*** RECORDS FOR THIS EXERCISE ***

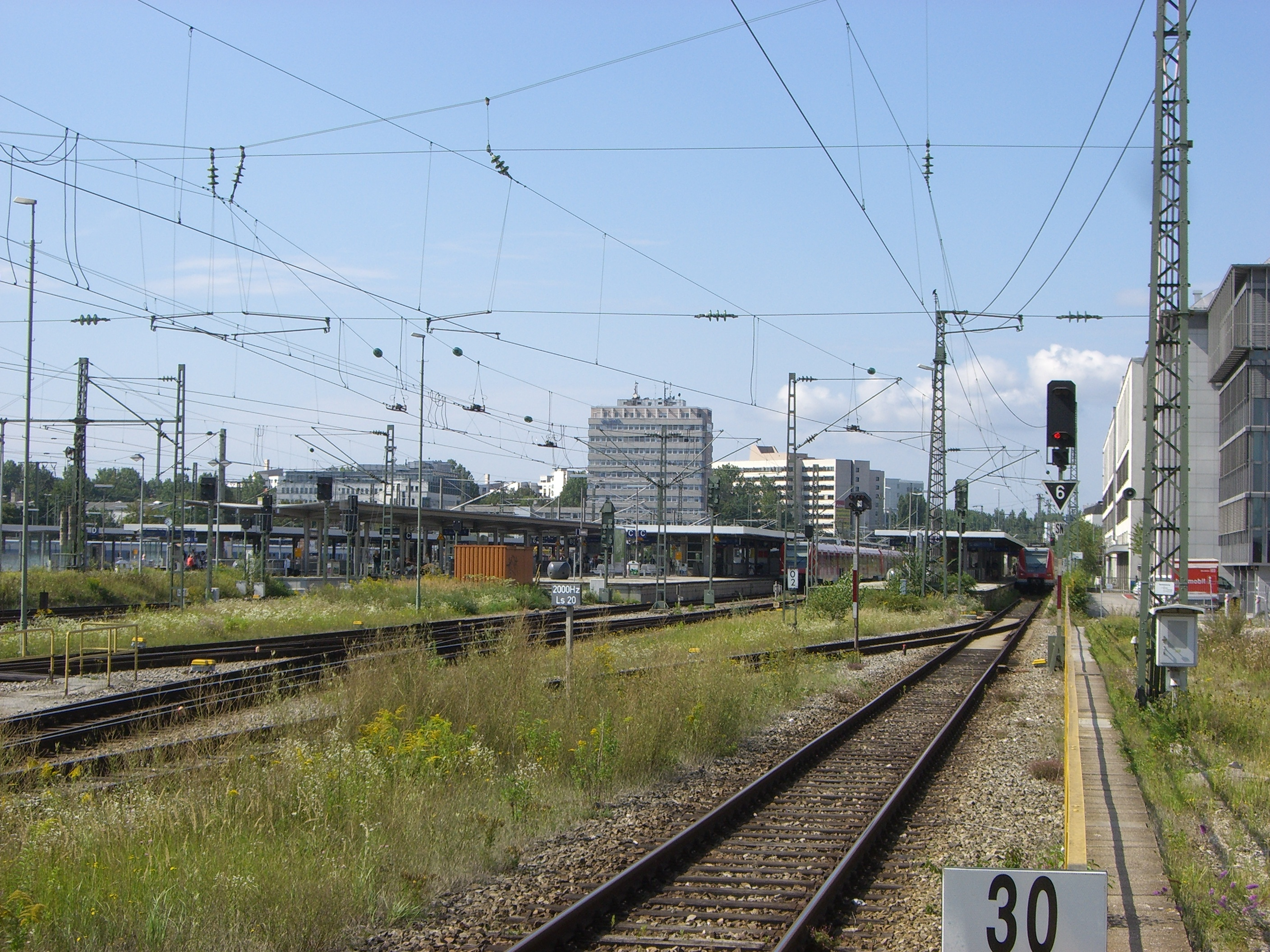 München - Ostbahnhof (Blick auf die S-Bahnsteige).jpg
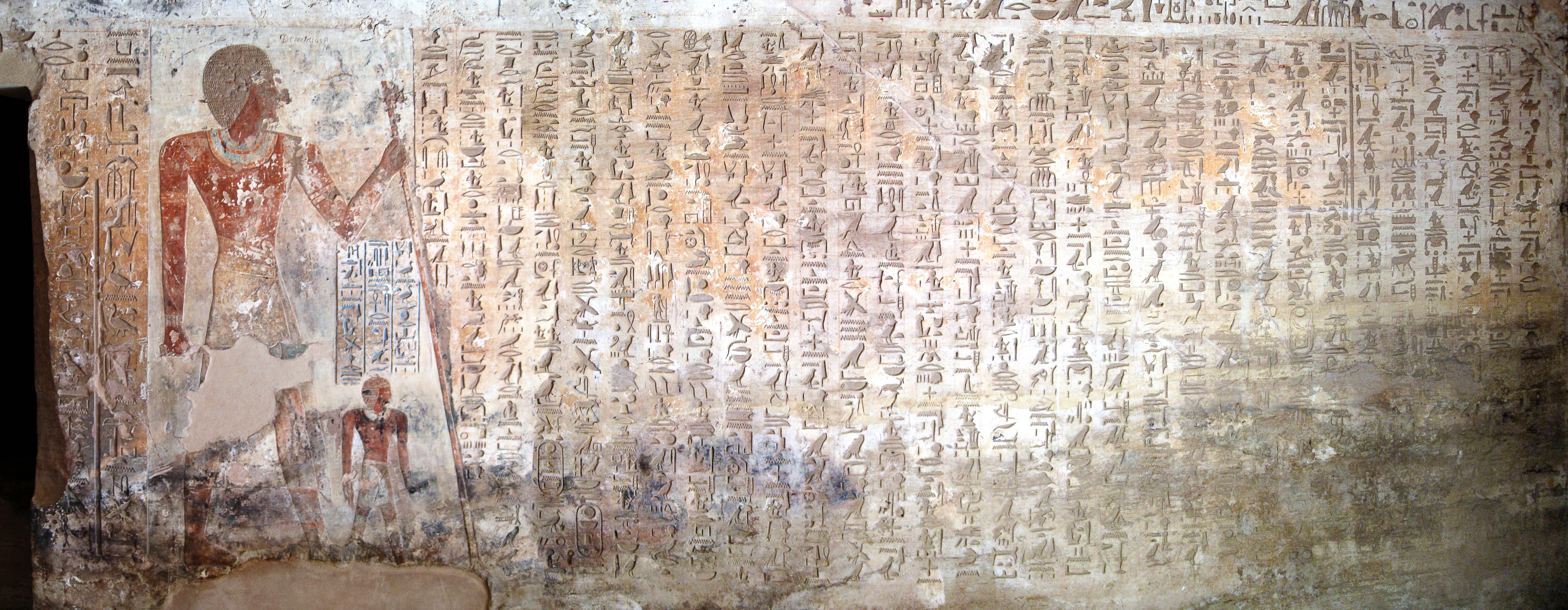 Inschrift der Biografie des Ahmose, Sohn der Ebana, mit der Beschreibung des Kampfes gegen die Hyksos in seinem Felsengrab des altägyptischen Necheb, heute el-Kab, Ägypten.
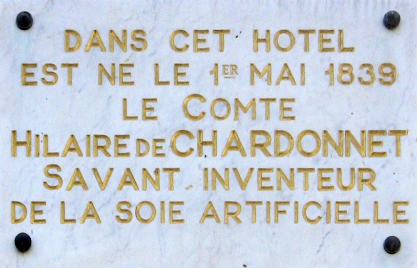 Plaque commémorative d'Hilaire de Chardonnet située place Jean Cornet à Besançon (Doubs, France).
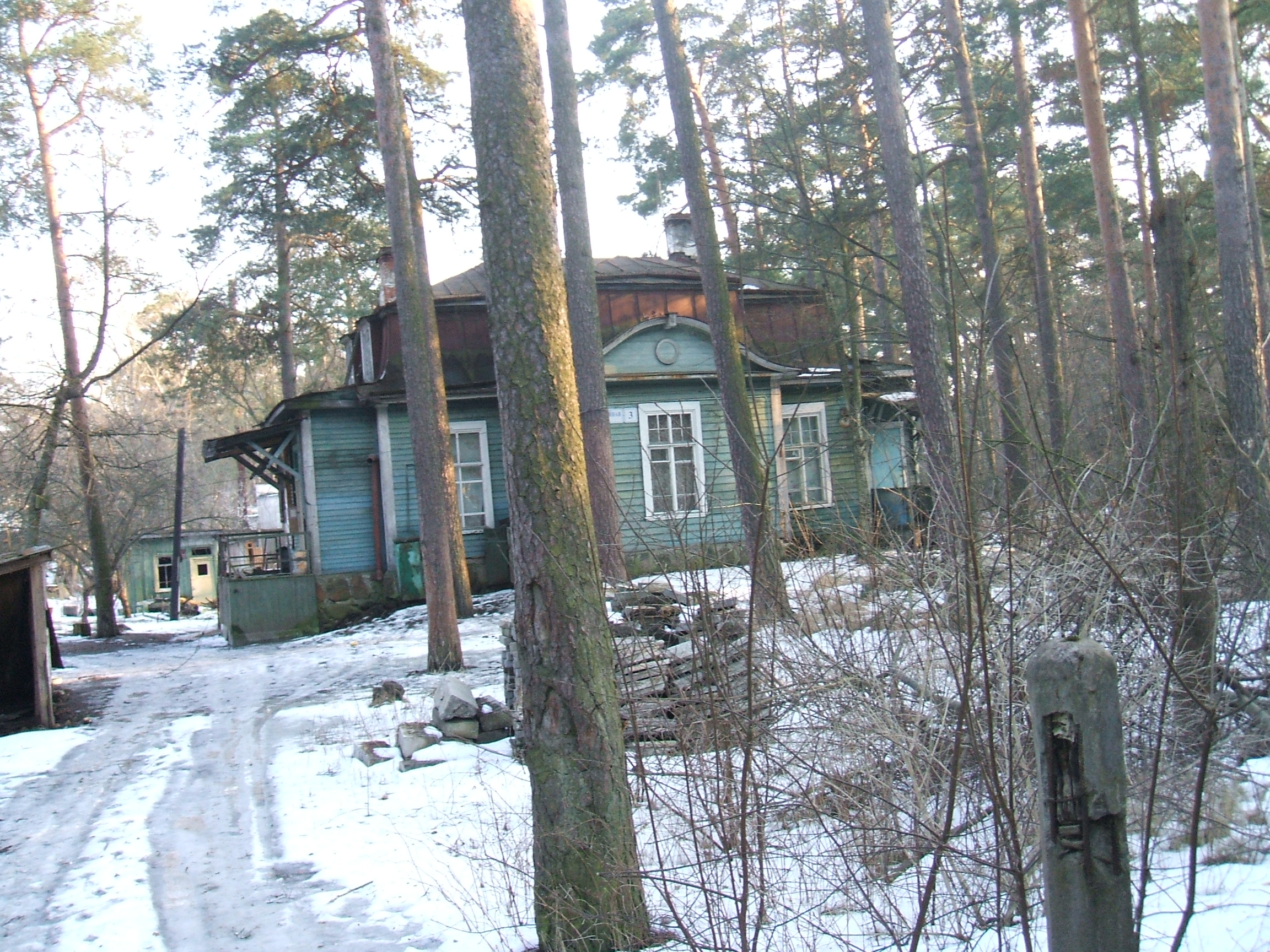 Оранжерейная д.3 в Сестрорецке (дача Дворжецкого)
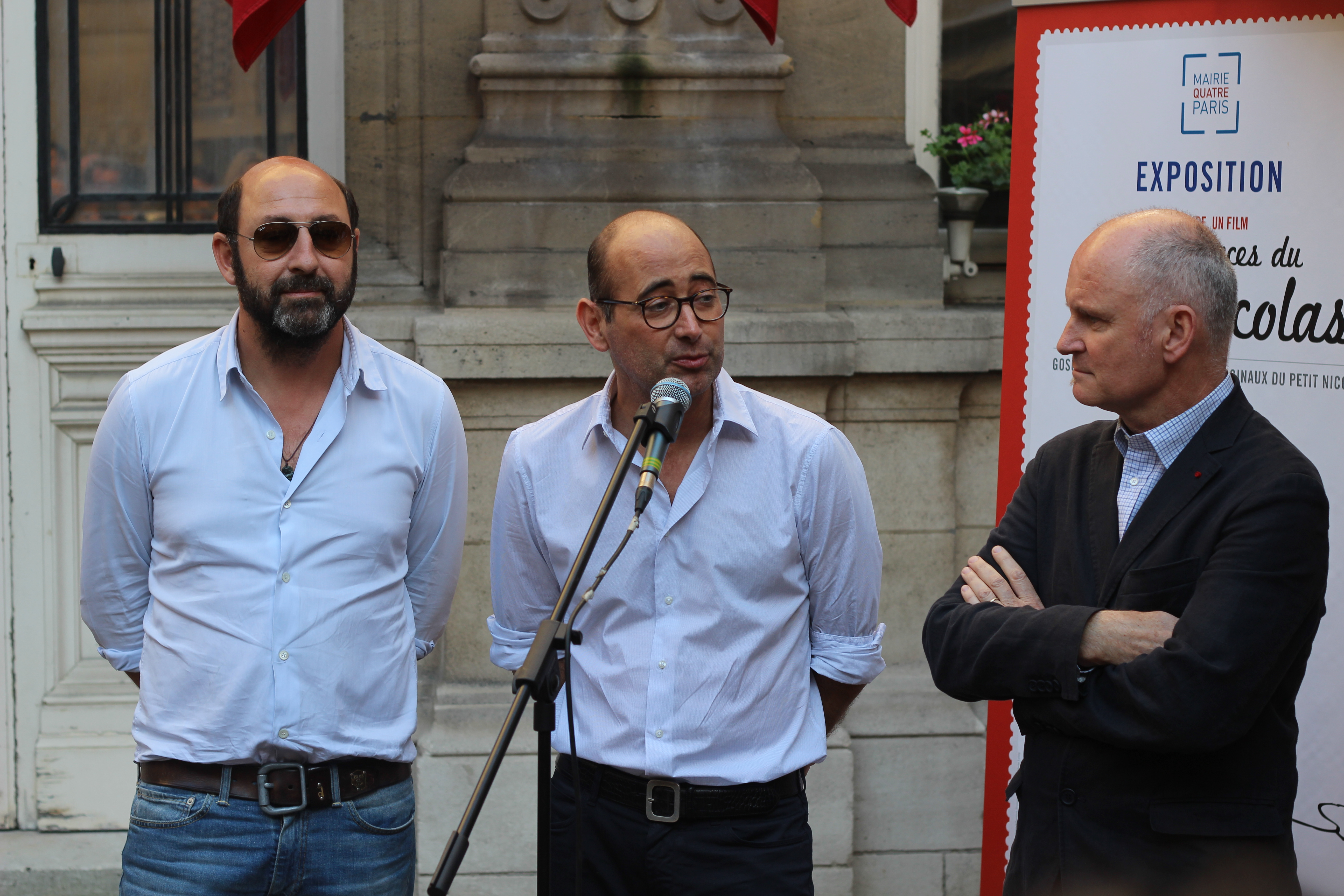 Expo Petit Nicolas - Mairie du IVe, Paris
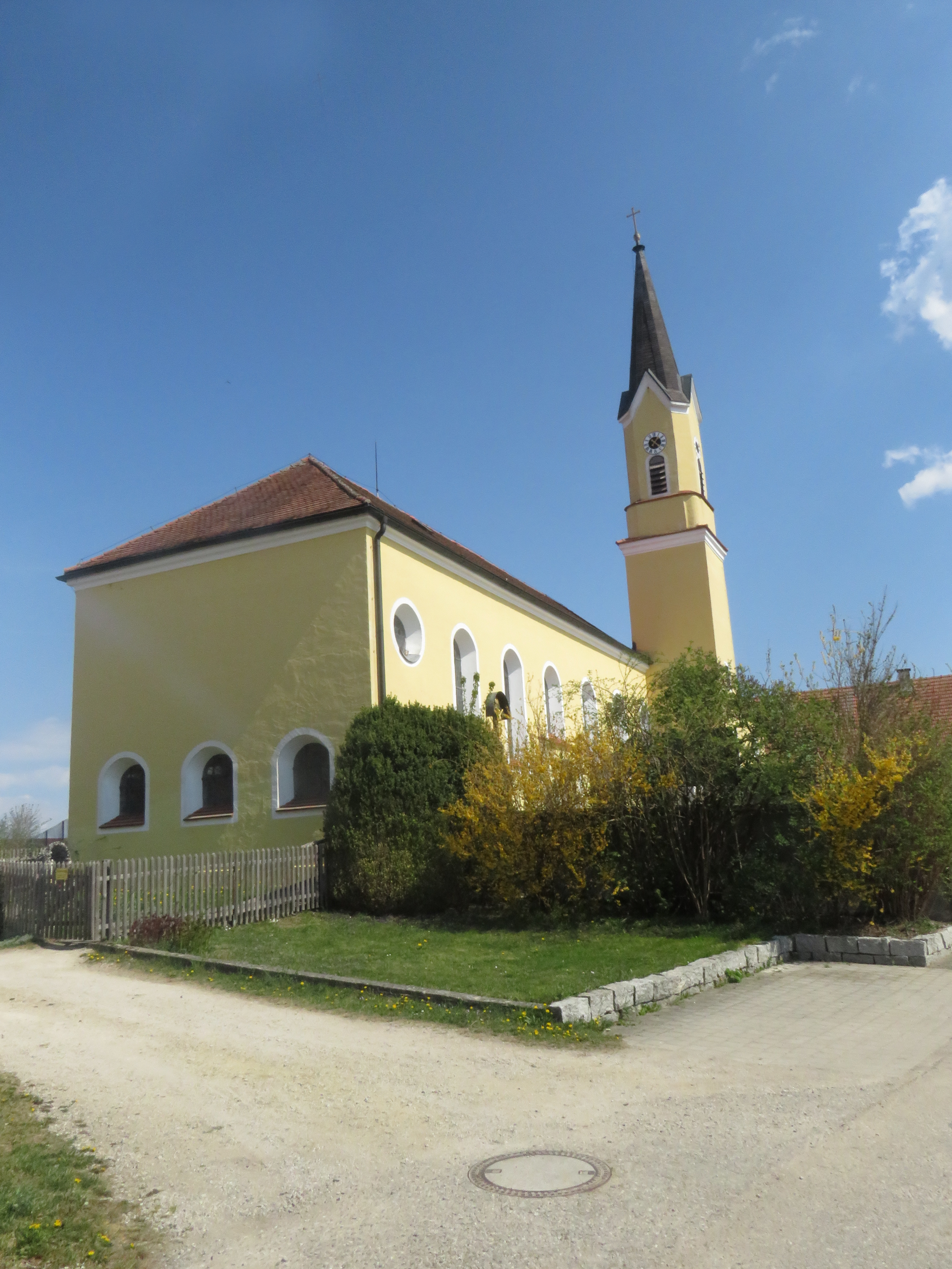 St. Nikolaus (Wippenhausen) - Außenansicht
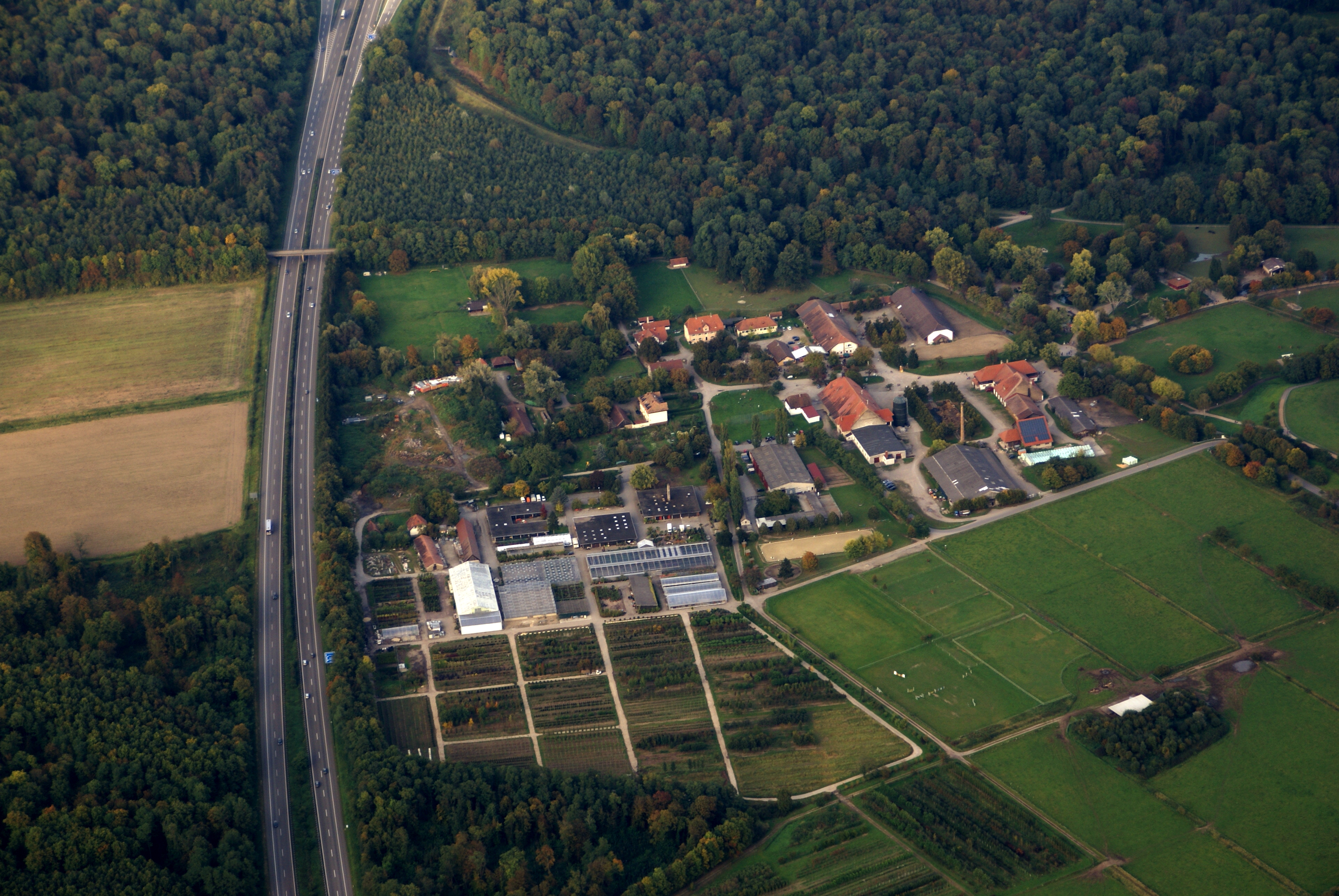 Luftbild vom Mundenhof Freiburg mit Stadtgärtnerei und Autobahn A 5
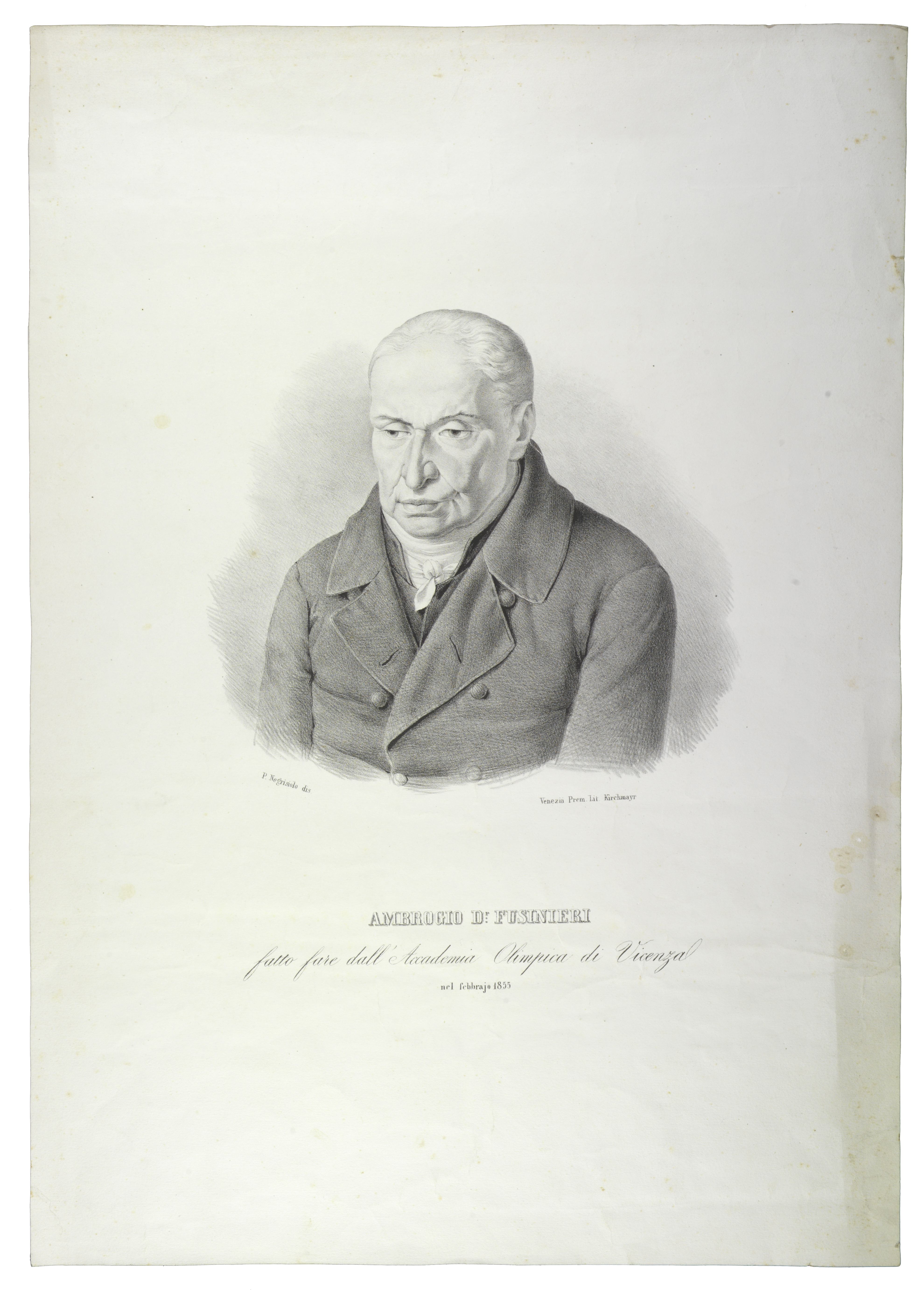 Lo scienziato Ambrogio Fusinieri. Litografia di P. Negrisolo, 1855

*** End of RECORDS FOR THIS EXERCISE ***

**EXERCISE:** When you copy the data, keep every line exact and leave out each picture.

**RESULT OF THIS TASK:**
 München - Ostbahnhof (Blick auf die S-Bahnsteige).jpg
 Inschrift der Biografie des Ahmose, Sohn der Ebana, mit der Beschreibung des Kampfes gegen die Hyksos in seinem Felsengrab des altägyptischen Necheb, heute el-Kab, Ägypten.
 Plaque commémorative d'Hilaire de Chardonnet située place Jean Cornet à Besançon (Doubs, France).
 Оранжерейная д.3 в Сестрорецке (дача Дворжецкого)
 Expo Petit Nicolas - Mairie du IVe, Paris
 St. Nikolaus (Wippenhausen) - Außenansicht
 Luftbild vom Mundenhof Freiburg mit Stadtgärtnerei und Autobahn A 5
 Lo scienziato Ambrogio Fusinieri. Litografia di P. Negrisolo, 1855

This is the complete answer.